As I recently worked my way through an application for promotion (still pending), I was struck by how little the university had actually changed, when viewed from this perspective; parts of it still seem positively feudal. And that’s not such a bad thing at all. The key to surviving and maintaining one’s piece of mind in the university, at times, seems to be to figure out which rules are at play, sizing up which threats are real, and recognizing when crisis is manufactured. In fact, Australian universities are in for big changes in the coming decades, just as they have been over the last half century.

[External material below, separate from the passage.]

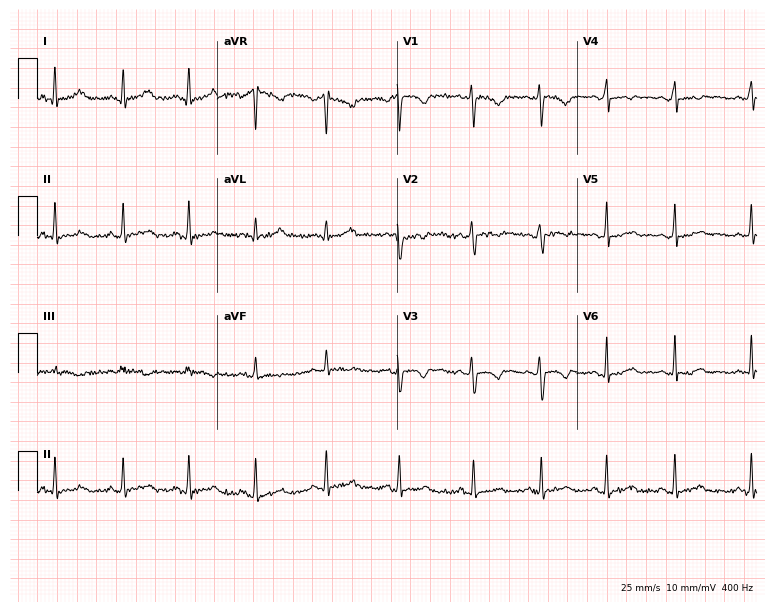
ECG — a female, 37 years old. Labelled as a normal ECG.

Recently, online debate sparked by Erin Taylor at the Open Anthropology Collective about whether or not universities were a good place to produce scholarly work have made me realize how difficult some anthropologists find it to distance themselves from their own institutions, how claustrophobic their professional positions must feel. I had almost forgotten how terrible it felt in the US, how I went through a bottle of antacid tablets every single semester while on the tenure track. Motivation from anxiety? I still don’t understand what psychological theory can make that one sound like good management…

Greg Downey


Works Cited

Callinicos, Alex. 2006. Universities in a Neoliberal World. London: Bookmarks Publications.

Creagh, Sunanda. 2012. “Universities must adopt or perish: Report.” The Conversation (24 October, 2012). Accessed at https://theconversation.edu.au/universities-must-adapt-or-perish-report-10293. Accessed on 11 January 2013.

Ernst & Young, Australia. 2012. “University of the Future: A thousand year old institution on the cusp of change.” Available at: http://www.ey.com/AU/en/Industries/Government---Public-Sector/UOF_University-of-the-future.

Gibson-Graham, J. K. 2006. A Postcapitalist Politics (Minneapolis: University of Minnesota Press, 2006

2 comments:

Ryan Anderson said...

"In fact, many of the changes seem to stem, not from market considerations, but instead from impulses toward bureaucratization, desire for greater central control, old fashioned battles for prestige or turf, and even new, trendy management discourses and literature in “learning and teaching.” By my count, marketization is only one trend among many which vie to make life frustrating in the contemporary university: bureaucratization, centralization, casualization, entrenched feudalism in some parts, periodic waves of faddish managerial lingo or “learning and teaching” ideas, and “administrativism” (the imposition of administrative change for the sake of being able to claim that administrators have effected change)."

Greg, this is a good point you bring up here, and it's making me rethink some things quite a bit. I think it's important to point out exactly what is happening, and not to conflate "marketization" with everything else that's going on in universities (in the US and elsewhere). Thanks.

Unknown said...

Greg, I agree absolutely: the marketisation of universities is over-emphasized, and it brings to mind the current obsession with neoliberalism and globalisation before it. It strikes me as odd that anthropologists who know so much about cultural variation in economic systems and forms of organisation view capitalism as determining everything - and always in a negative way. A bonus trip to a tropical location sounds like a great idea to me. As does streamlining university bureaucracy to make it more efficient, and to make things happen faster. One could fossilize waiting for research money to materialize. Then, with the snail's pace at which journals are published, the results come out years later. It seems to me that it would be better to focus on what we want and how to get there, rather than whether one ideology or another is in the driving seat.